C’est ici que le billet cesse d’être anecdotique. Il décrit moins une disparition de la traduction qu’une dévalorisation de son prix unitaire. Song écrit que la baisse des tarifs a touché l’ensemble du marché coréen de la traduction et l’explique par un double mouvement : multiplication des professionnels en concurrence et passage de la qualité à la quantité.

La formule est rude, mais elle rejoint une dynamique classique des économies de plateforme : quand la cadence devient la norme, tout ce qui ralentit la mise en ligne apparaît comme un coût à réduire.

Le signal le plus net est venu de WEBTOON lui-même. Le 25 septembre 2025, la plateforme annonçait la fermeture de son service Fan Translation, en expliquant que le maintien et l’évolution de cet outil étaient devenus insoutenables et qu’elle voulait réorienter ses investissements vers des domaines où son impact serait plus grand.
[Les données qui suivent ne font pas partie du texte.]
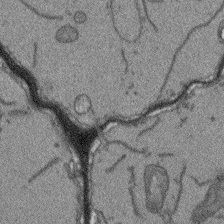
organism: Arabidopsis thaliana
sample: Root tip

La formule mérite attention : elle ne dit pas seulement qu’un service bénévole s’arrête ; elle indique que la traduction sort du registre communautaire pour revenir dans celui de l’allocation stratégique des ressources.

L’IA comme accélérateur, non comme origine

L’automatisation n’a pas créé seule cette pression. Song insiste sur deux facteurs antérieurs à l’embrasement actuel : les coûts de l’expansion internationale et la quête de rentabilité. Mais l’IA change l’échelle du problème, parce qu’elle donne aux plateformes un argument productif immédiatement exploitable.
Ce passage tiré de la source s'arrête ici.